文趣网 > 其他小说 > 赴野拾糖 > 1. 决堤
    天色向晚,唐时茵已经没日没夜加班一个月了。

    林夏实在看不下去,拖过张椅子挨着她坐下,“陈禹今天又给我打电话了。”

    唐时茵握笔的手一顿,显示屏上的线条走了形。

    下一秒又听见她说:“我没理他。
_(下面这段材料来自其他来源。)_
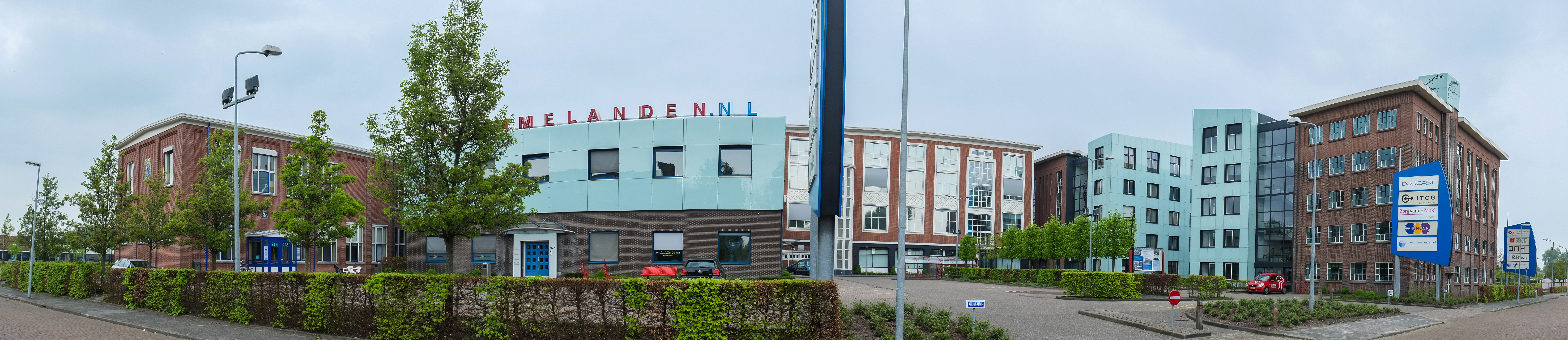 Friesestraatweg 215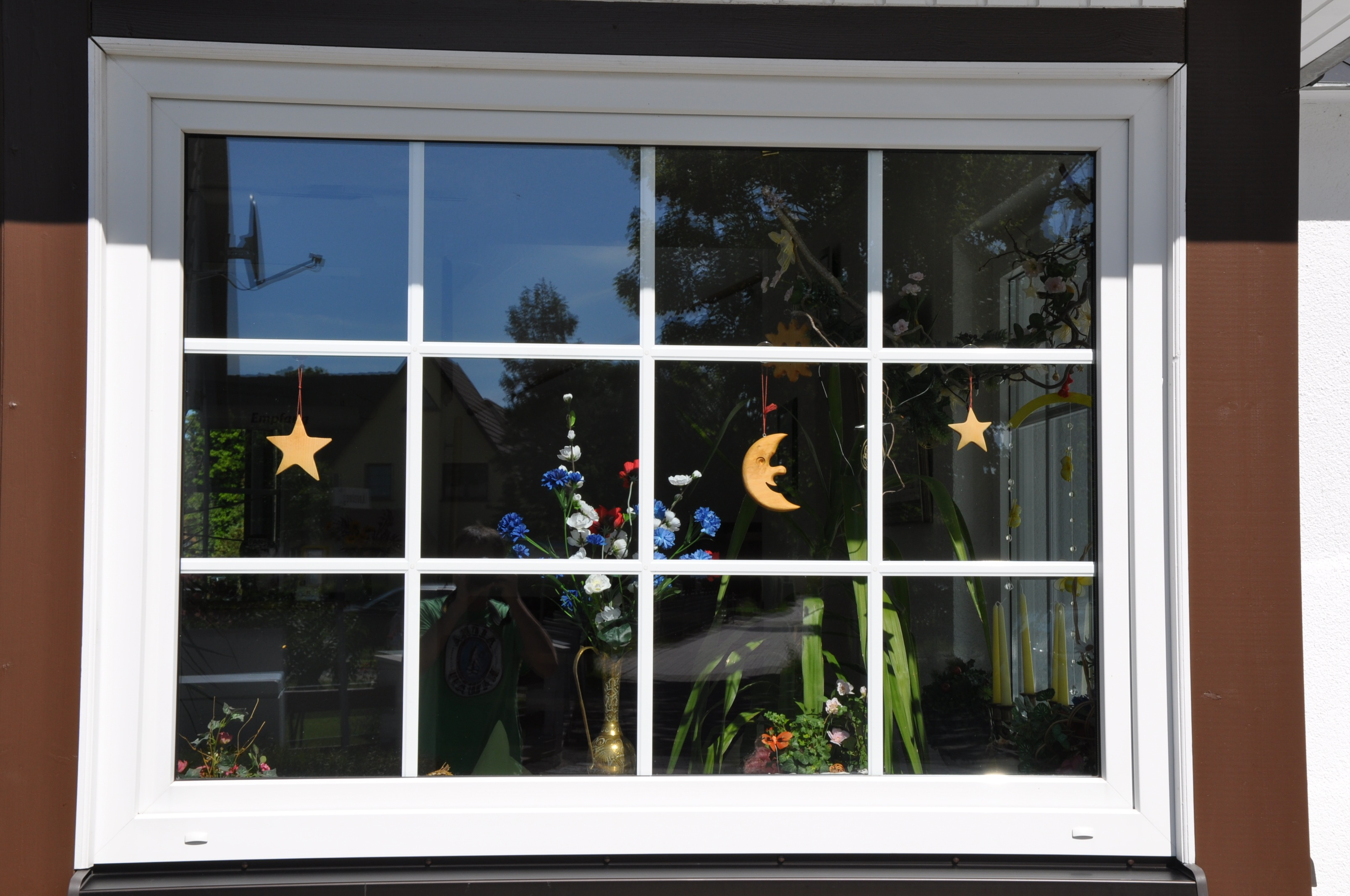 Sprossenfenster.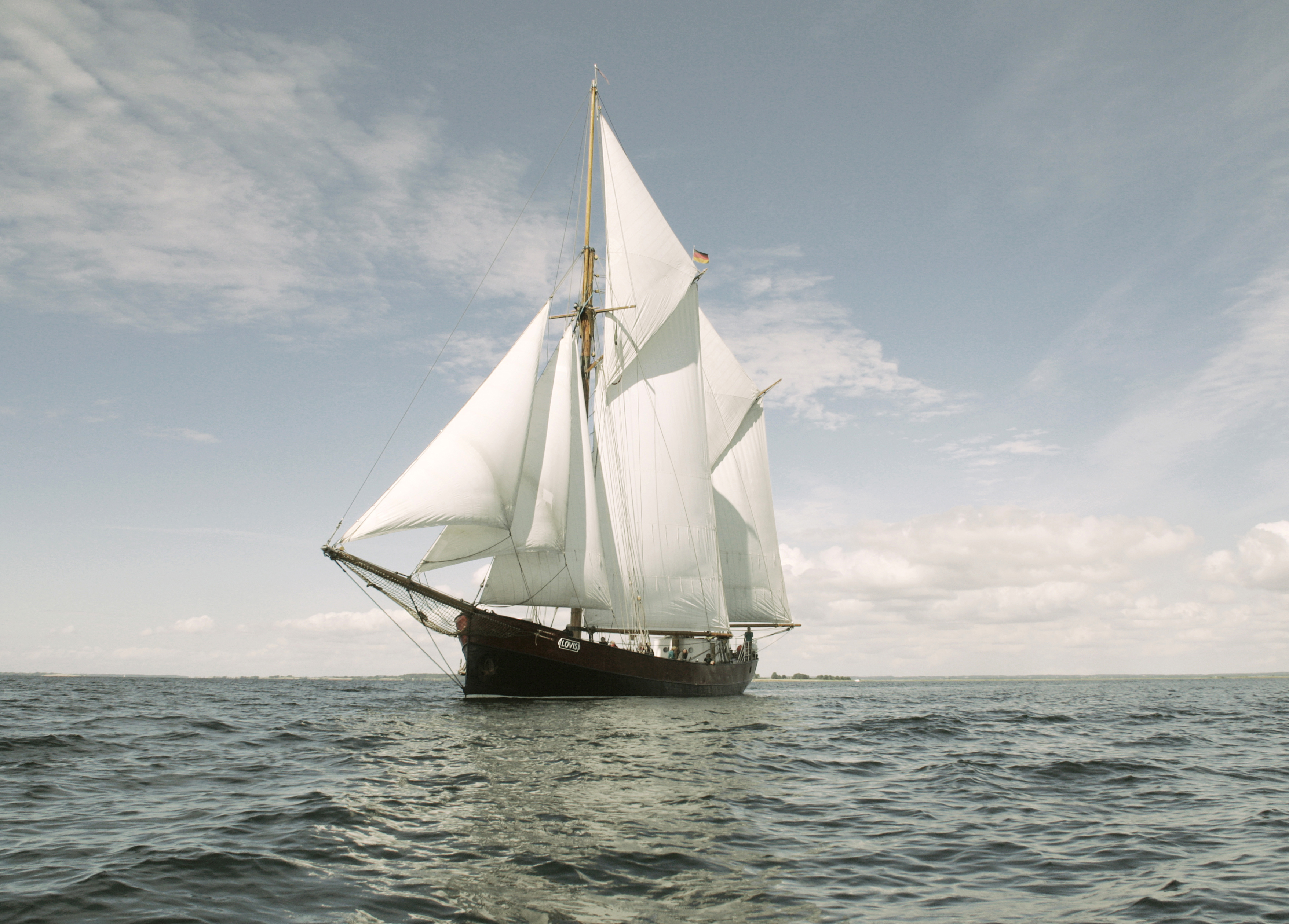 Lovis südlich der dänischen Insel Avernakø

”

    “嗯。”

    唐时茵删了又删,始终画不好那条线,心底漫开一层无力的浮躁。

    林夏往她身前凑了凑:“明天我准你一天假,谈合作的事我跟小徐去就行。你专心陪学弟逛校园,吸收下男大的荷尔蒙,说不定有看上眼的呢。离开了陈禹这片死水,去奔赴你辽阔的爱情蓝海吧!”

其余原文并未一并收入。